Go through the listing below and repeat it exactly, dropping the pictures.

■ DATA SUPPLIED
'''
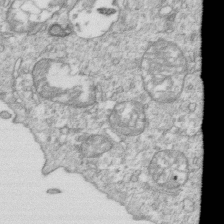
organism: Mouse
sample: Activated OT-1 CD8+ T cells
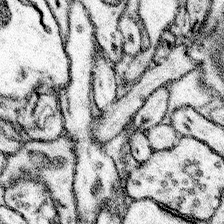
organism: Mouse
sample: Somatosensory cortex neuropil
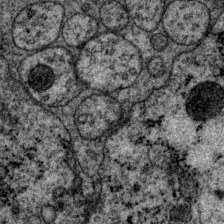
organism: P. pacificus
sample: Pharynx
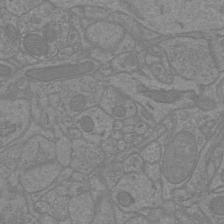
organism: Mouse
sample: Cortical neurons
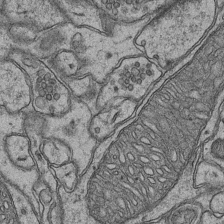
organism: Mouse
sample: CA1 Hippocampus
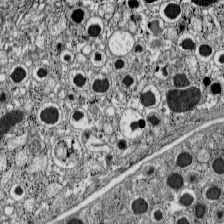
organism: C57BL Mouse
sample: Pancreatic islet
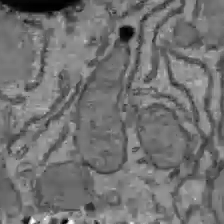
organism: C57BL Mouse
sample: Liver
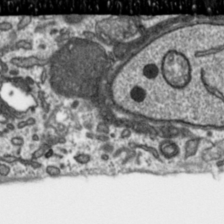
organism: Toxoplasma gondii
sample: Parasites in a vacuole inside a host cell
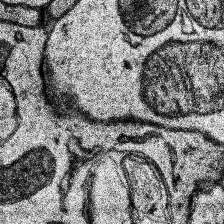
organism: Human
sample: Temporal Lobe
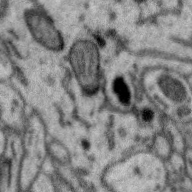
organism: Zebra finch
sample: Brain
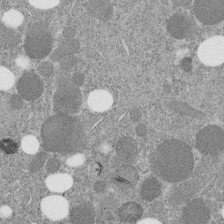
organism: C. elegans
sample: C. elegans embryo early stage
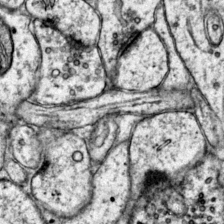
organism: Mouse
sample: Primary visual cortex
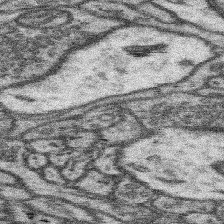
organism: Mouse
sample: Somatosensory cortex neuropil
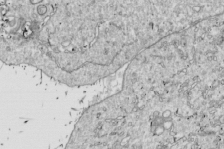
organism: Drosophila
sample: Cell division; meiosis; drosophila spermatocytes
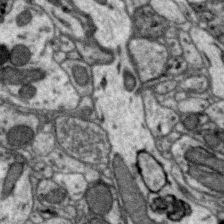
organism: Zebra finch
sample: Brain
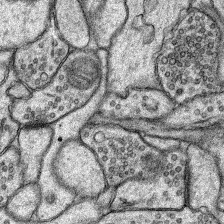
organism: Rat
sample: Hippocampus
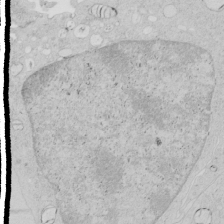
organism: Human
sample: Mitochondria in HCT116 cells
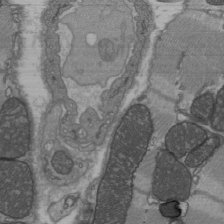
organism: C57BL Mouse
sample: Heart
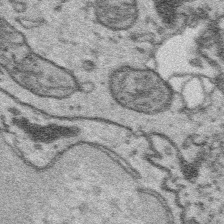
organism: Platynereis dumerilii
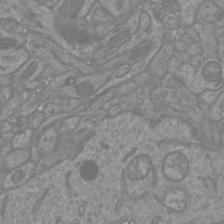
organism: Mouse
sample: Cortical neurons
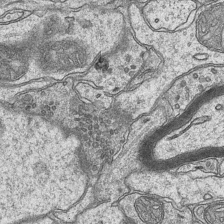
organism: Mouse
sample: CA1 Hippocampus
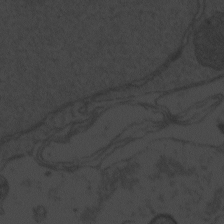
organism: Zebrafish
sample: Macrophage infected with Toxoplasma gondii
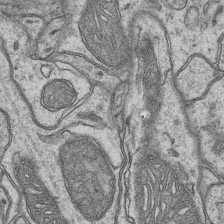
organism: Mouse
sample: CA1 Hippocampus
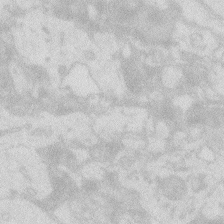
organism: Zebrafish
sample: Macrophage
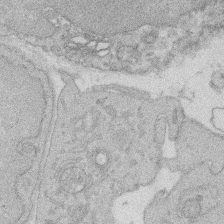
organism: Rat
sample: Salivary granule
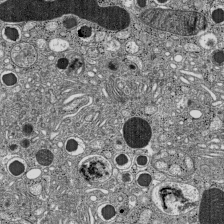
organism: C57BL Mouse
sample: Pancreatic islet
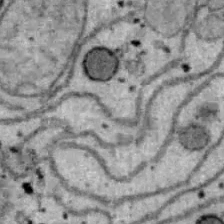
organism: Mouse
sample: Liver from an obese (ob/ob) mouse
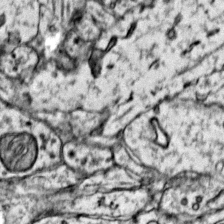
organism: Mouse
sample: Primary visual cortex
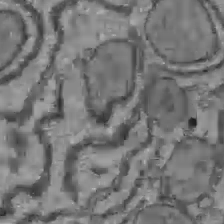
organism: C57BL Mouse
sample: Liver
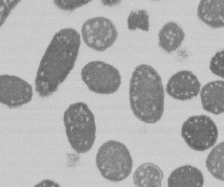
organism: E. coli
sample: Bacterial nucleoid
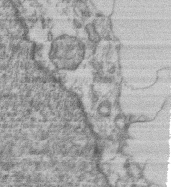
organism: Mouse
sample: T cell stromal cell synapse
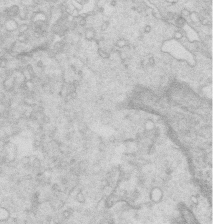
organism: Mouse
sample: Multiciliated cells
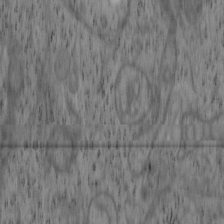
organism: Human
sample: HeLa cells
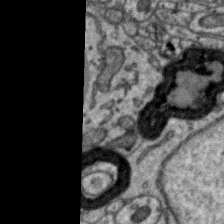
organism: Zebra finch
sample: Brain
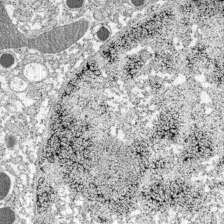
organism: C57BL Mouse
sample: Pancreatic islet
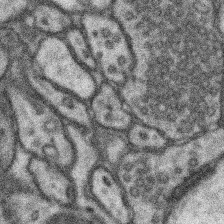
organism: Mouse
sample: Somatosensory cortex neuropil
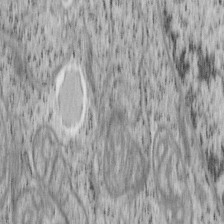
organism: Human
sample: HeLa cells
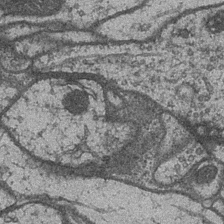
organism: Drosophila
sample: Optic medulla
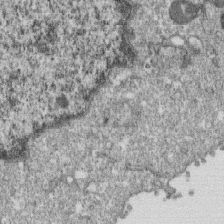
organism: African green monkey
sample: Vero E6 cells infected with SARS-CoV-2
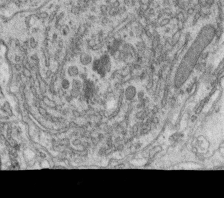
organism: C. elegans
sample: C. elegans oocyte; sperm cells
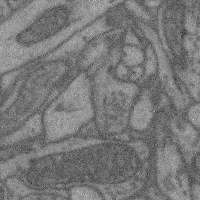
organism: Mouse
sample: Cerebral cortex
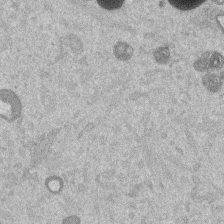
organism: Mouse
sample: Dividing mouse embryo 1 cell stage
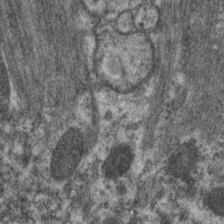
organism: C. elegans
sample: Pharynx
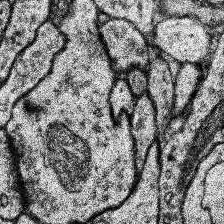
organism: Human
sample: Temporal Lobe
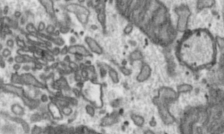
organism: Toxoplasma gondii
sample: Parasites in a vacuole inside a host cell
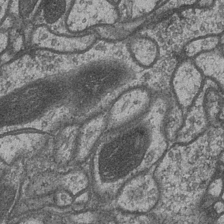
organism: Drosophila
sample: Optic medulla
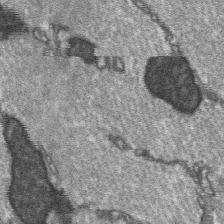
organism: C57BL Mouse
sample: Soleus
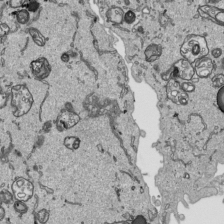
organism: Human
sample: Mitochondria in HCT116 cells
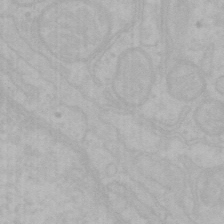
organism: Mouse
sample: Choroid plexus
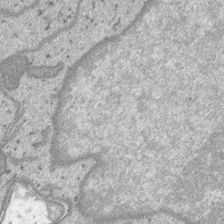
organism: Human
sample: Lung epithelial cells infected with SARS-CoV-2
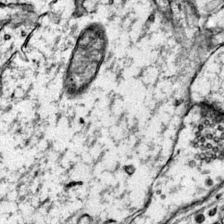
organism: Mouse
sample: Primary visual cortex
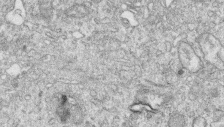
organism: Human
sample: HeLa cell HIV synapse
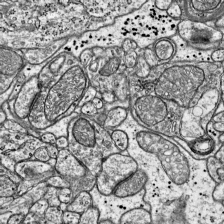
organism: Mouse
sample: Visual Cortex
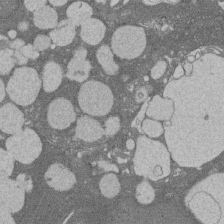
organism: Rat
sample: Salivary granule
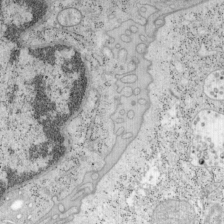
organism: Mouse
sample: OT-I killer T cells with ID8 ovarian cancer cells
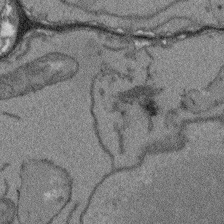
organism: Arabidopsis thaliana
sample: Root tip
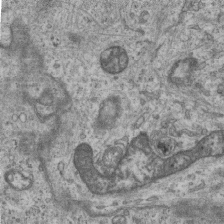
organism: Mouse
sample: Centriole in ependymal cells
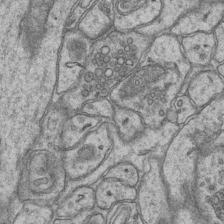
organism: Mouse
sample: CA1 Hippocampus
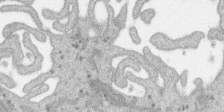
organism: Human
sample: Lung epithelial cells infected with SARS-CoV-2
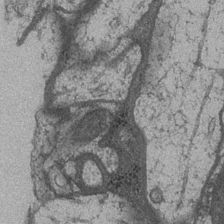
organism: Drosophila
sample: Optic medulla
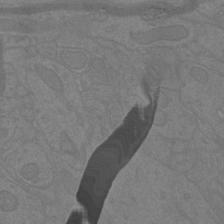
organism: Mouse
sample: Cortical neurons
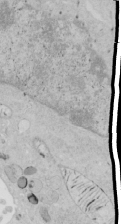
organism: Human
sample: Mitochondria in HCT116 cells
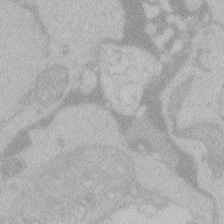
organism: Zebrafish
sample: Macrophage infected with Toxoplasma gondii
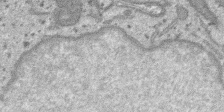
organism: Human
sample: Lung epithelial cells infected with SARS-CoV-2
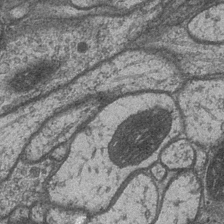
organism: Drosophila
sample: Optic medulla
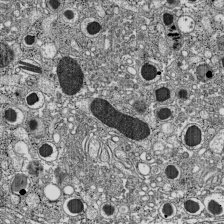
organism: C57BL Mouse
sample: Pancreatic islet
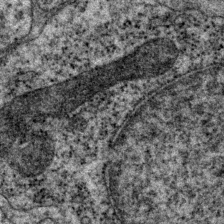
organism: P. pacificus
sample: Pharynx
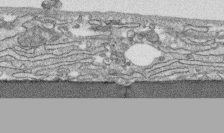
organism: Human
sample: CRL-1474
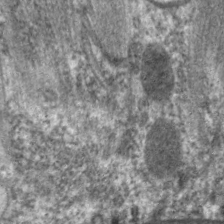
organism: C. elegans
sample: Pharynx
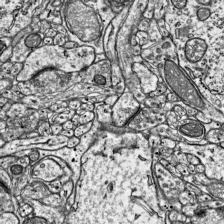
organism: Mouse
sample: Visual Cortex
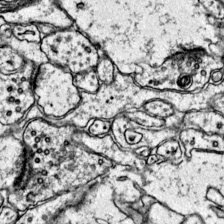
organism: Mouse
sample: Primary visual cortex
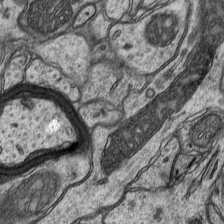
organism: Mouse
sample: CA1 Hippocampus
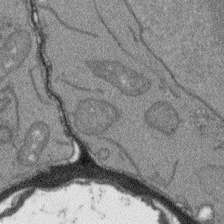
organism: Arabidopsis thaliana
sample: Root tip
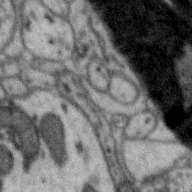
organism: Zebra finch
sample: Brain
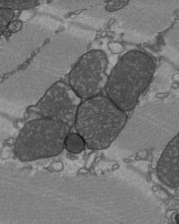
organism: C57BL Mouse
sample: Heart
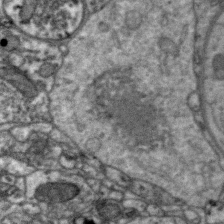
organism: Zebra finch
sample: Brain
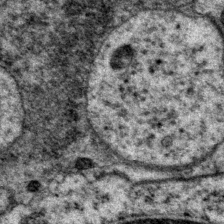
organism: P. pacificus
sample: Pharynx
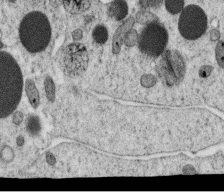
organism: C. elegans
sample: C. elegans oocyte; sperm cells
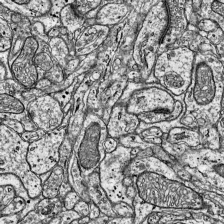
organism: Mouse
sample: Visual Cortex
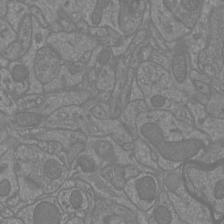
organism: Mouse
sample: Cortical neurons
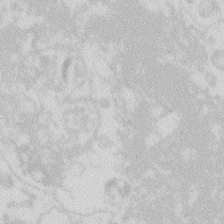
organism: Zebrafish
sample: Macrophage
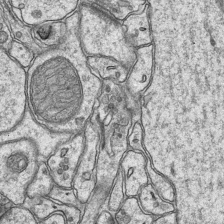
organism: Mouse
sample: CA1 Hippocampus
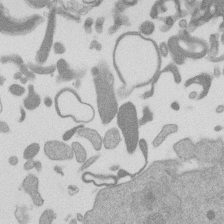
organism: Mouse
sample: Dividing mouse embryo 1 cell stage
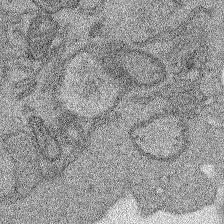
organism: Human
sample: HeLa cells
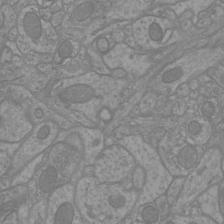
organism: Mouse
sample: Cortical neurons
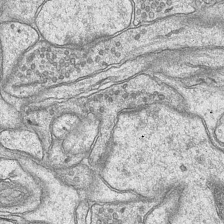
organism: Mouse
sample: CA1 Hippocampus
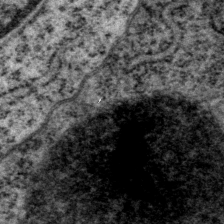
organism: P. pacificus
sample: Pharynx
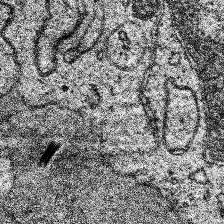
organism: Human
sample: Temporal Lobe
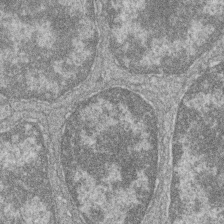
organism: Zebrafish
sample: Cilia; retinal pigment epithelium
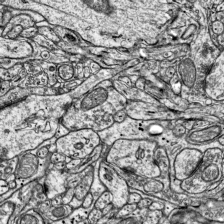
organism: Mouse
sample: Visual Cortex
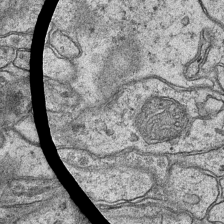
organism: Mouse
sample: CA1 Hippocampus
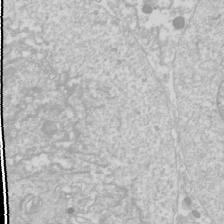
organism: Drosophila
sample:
'''
■ SOLUTION TO THE PROBLEM
organism: Mouse
sample: Activated OT-1 CD8+ T cells
organism: Mouse
sample: Somatosensory cortex neuropil
organism: P. pacificus
sample: Pharynx
organism: Mouse
sample: Cortical neurons
organism: Mouse
sample: CA1 Hippocampus
organism: C57BL Mouse
sample: Pancreatic islet
organism: C57BL Mouse
sample: Liver
organism: Toxoplasma gondii
sample: Parasites in a vacuole inside a host cell
organism: Human
sample: Temporal Lobe
organism: Zebra finch
sample: Brain
organism: C. elegans
sample: C. elegans embryo early stage
organism: Mouse
sample: Primary visual cortex
organism: Mouse
sample: Somatosensory cortex neuropil
organism: Drosophila
sample: Cell division; meiosis; drosophila spermatocytes
organism: Zebra finch
sample: Brain
organism: Rat
sample: Hippocampus
organism: Human
sample: Mitochondria in HCT116 cells
organism: C57BL Mouse
sample: Heart
organism: Platynereis dumerilii
organism: Mouse
sample: Cortical neurons
organism: Mouse
sample: CA1 Hippocampus
organism: Zebrafish
sample: Macrophage infected with Toxoplasma gondii
organism: Mouse
sample: CA1 Hippocampus
organism: Zebrafish
sample: Macrophage
organism: Rat
sample: Salivary granule
organism: C57BL Mouse
sample: Pancreatic islet
organism: Mouse
sample: Liver from an obese (ob/ob) mouse
organism: Mouse
sample: Primary visual cortex
organism: C57BL Mouse
sample: Liver
organism: E. coli
sample: Bacterial nucleoid
organism: Mouse
sample: T cell stromal cell synapse
organism: Mouse
sample: Multiciliated cells
organism: Human
sample: HeLa cells
organism: Zebra finch
sample: Brain
organism: C57BL Mouse
sample: Pancreatic islet
organism: Mouse
sample: Somatosensory cortex neuropil
organism: Human
sample: HeLa cells
organism: Drosophila
sample: Optic medulla
organism: African green monkey
sample: Vero E6 cells infected with SARS-CoV-2
organism: C. elegans
sample: C. elegans oocyte; sperm cells
organism: Mouse
sample: Cerebral cortex
organism: Mouse
sample: Dividing mouse embryo 1 cell stage
organism: C. elegans
sample: Pharynx
organism: Human
sample: Temporal Lobe
organism: Toxoplasma gondii
sample: Parasites in a vacuole inside a host cell
organism: Drosophila
sample: Optic medulla
organism: C57BL Mouse
sample: Soleus
organism: Human
sample: Mitochondria in HCT116 cells
organism: Mouse
sample: Choroid plexus
organism: Human
sample: Lung epithelial cells infected with SARS-CoV-2
organism: Mouse
sample: Primary visual cortex
organism: Human
sample: HeLa cell HIV synapse
organism: Mouse
sample: Visual Cortex
organism: Rat
sample: Salivary granule
organism: Mouse
sample: OT-I killer T cells with ID8 ovarian cancer cells
organism: Arabidopsis thaliana
sample: Root tip
organism: Mouse
sample: Centriole in ependymal cells
organism: Mouse
sample: CA1 Hippocampus
organism: Human
sample: Lung epithelial cells infected with SARS-CoV-2
organism: Drosophila
sample: Optic medulla
organism: Mouse
sample: Cortical neurons
organism: Human
sample: Mitochondria in HCT116 cells
organism: Zebrafish
sample: Macrophage infected with Toxoplasma gondii
organism: Human
sample: Lung epithelial cells infected with SARS-CoV-2
organism: Drosophila
sample: Optic medulla
organism: C57BL Mouse
sample: Pancreatic islet
organism: P. pacificus
sample: Pharynx
organism: Human
sample: CRL-1474
organism: C. elegans
sample: Pharynx
organism: Mouse
sample: Visual Cortex
organism: Mouse
sample: Primary visual cortex
organism: Mouse
sample: CA1 Hippocampus
organism: Arabidopsis thaliana
sample: Root tip
organism: Zebra finch
sample: Brain
organism: C57BL Mouse
sample: Heart
organism: Zebra finch
sample: Brain
organism: P. pacificus
sample: Pharynx
organism: C. elegans
sample: C. elegans oocyte; sperm cells
organism: Mouse
sample: Visual Cortex
organism: Mouse
sample: Cortical neurons
organism: Zebrafish
sample: Macrophage
organism: Mouse
sample: CA1 Hippocampus
organism: Mouse
sample: Dividing mouse embryo 1 cell stage
organism: Human
sample: HeLa cells
organism: Mouse
sample: Cortical neurons
organism: Mouse
sample: CA1 Hippocampus
organism: P. pacificus
sample: Pharynx
organism: Human
sample: Temporal Lobe
organism: Zebrafish
sample: Cilia; retinal pigment epithelium
organism: Mouse
sample: Visual Cortex
organism: Mouse
sample: CA1 Hippocampus
organism: Drosophila
sample:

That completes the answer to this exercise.